Every line from the one containing "Concordia molen, Ede" to the one containing "imagen tridimensional del" in the records below, both included, must be set down exactly, and no other line.

- Materials provided:
Segment Open
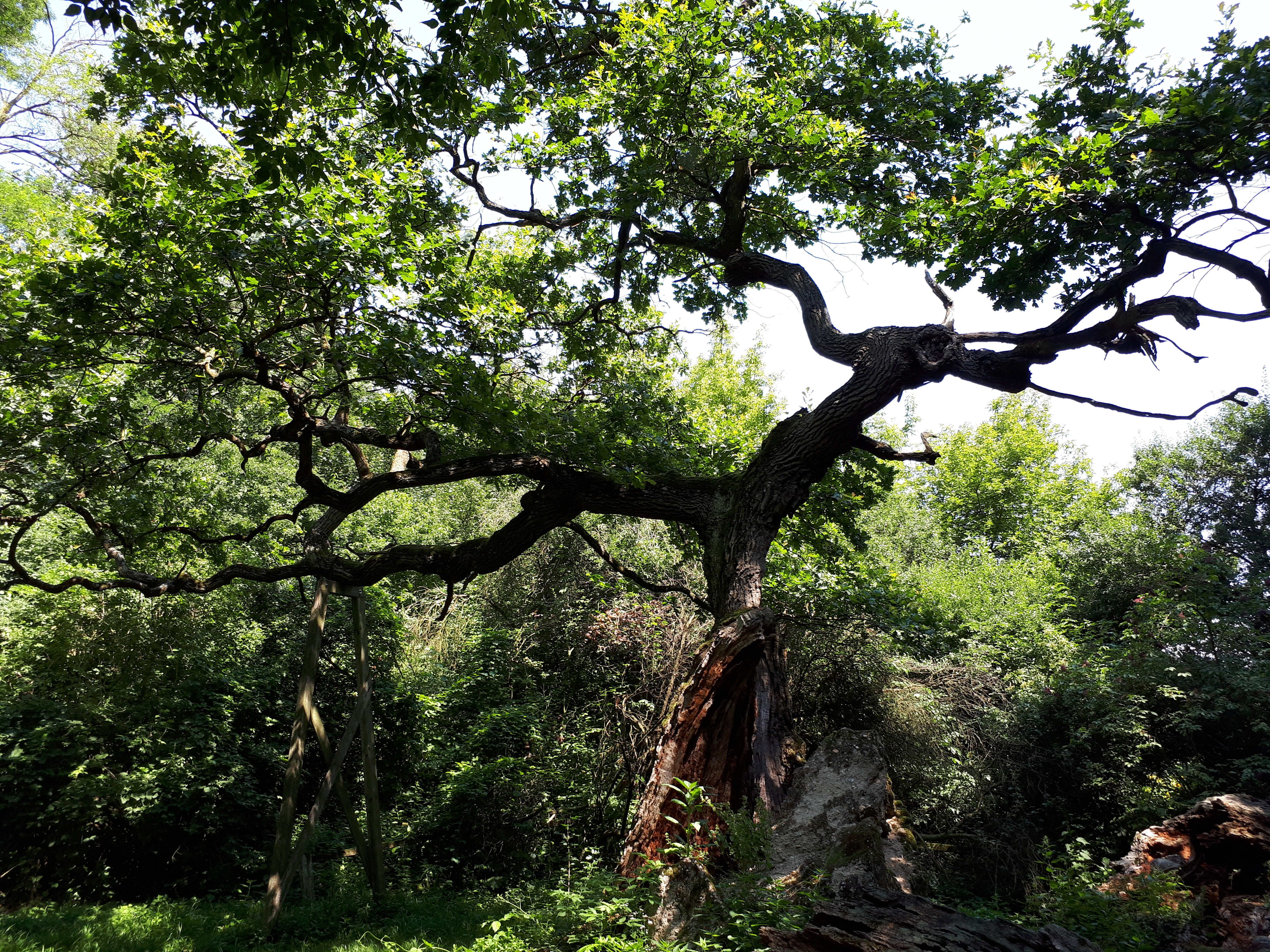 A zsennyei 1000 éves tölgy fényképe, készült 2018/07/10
Segment Closed
Segment Open
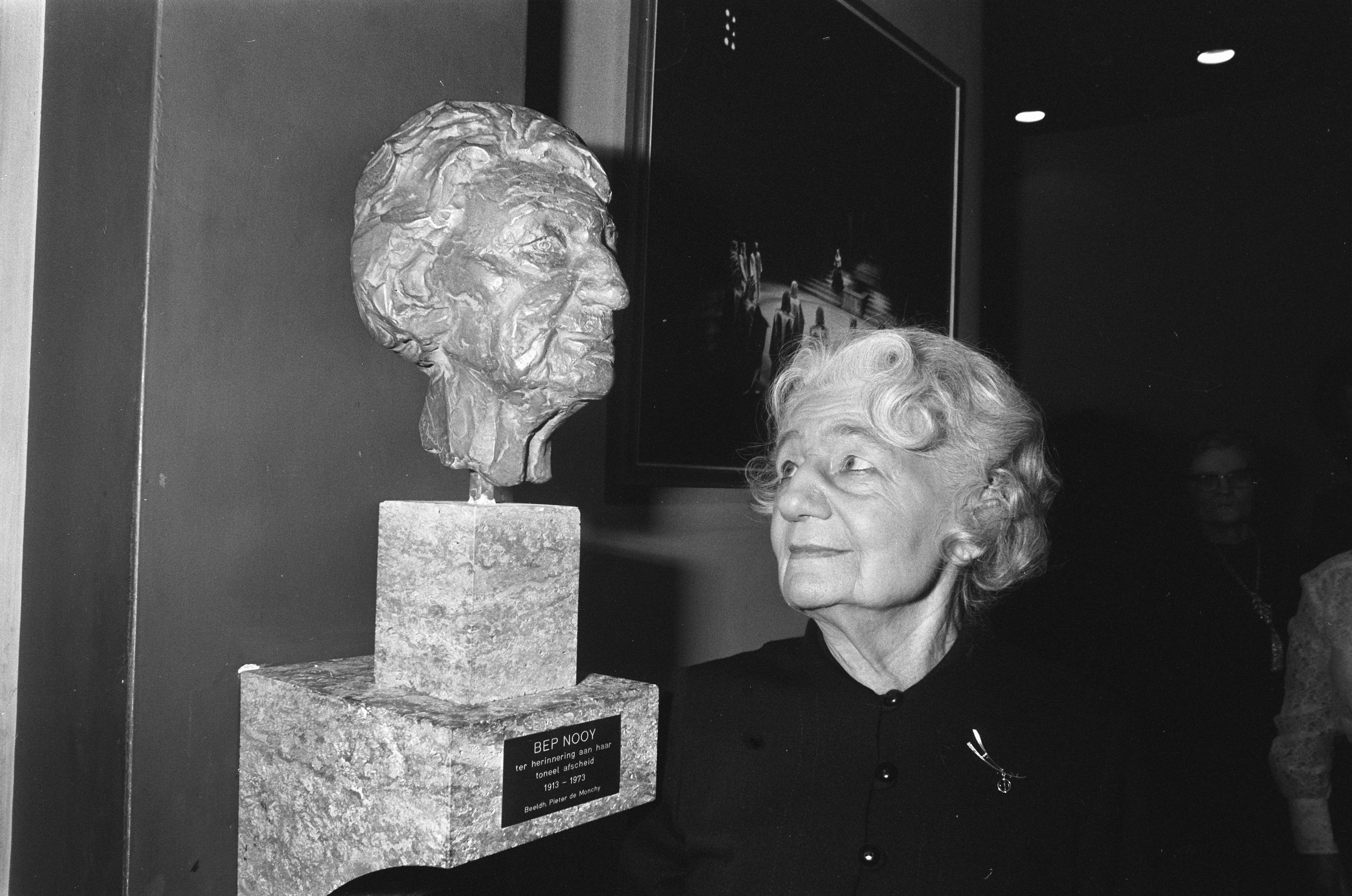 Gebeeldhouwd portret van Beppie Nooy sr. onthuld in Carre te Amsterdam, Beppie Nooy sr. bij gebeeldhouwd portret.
Segment Closed
Segment Open
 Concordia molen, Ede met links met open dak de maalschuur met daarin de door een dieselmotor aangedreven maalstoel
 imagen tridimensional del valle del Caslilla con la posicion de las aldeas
Segment Closed
- Reply:
 Concordia molen, Ede met links met open dak de maalschuur met daarin de door een dieselmotor aangedreven maalstoel
 imagen tridimensional del valle del Caslilla con la posicion de las aldeas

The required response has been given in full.